Beberapa faktor yang dapat dianggap sebagai penyebab adalah:
a)
Alergi obat secara sistemik (misalnya penisilin, analgetik,
arti piuretik)
·
Penisilline dan semisentetiknya
·
Sthreptomicine
·
Sulfonamida
·
Tetrasiklin
·
Anti piretik atau analgesik (derifat, salisil/pirazolon,
metamizol, metampiron dan paracetamol)
·
Kloepromazin
·
Karbamazepin
·
Kirin Antipirin
·
Tegretol
b)
Infeksi mikroorganisme (bakteri, virus, jamur dan parasit)
c)
Neoplasma dan faktor endokrin
d)
Faktor fisik (udara dingin, sinar matahari, radiasi,
sinar-X)
e)
Makanan
C.
Faktor Predisposisi
Berdasarkan kasus yang
terdaftar dan diobservasi kejadian SSJ terjadi 1-3 kasus per satu juta penduduk setiap tahunnya. SSJ juga telah
dilaporkan lebih sering terjadi pada ras Kaukasia. Walaupun SSJ dapat mempengaruhi orang dari semua umur,
tampaknya anak lebih rentan. Tampaknya juga perempuan sedikit lebih rentan dari
pada laki-laki (Siregar, 2004).
D.
Manifestasi Klinis
Keadaan
umumnya bervariasi dari ringan sampai berat.
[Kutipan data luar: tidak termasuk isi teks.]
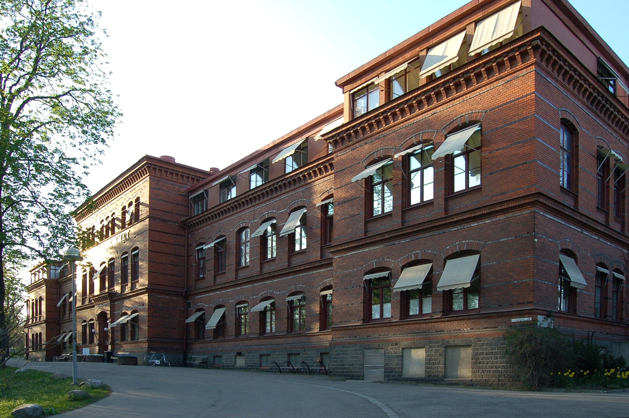 Sophiahemmets entré från öst.

Pada yang berat kesadarannya
menurun, penderita dapat soporous sampai koma. Mulainya penyakit akut dapat
disertai gejala prodromal berupa demam tinggi, malaise, nyeri kepala, batuk,
pilek dan nyeri tenggorokan.
Trias Steven Johnson (Hudak &
Gallo, 2010. Hlm: 601) adalah :
1) Kelainan kulit
Kelainan
kulit terdiri dari eritema, vesikel dan bula. Vesikel dan bula kemudian memecah
sehingga terjadi erosi yang luas. Disamping itu dapat juga terjadi purpura.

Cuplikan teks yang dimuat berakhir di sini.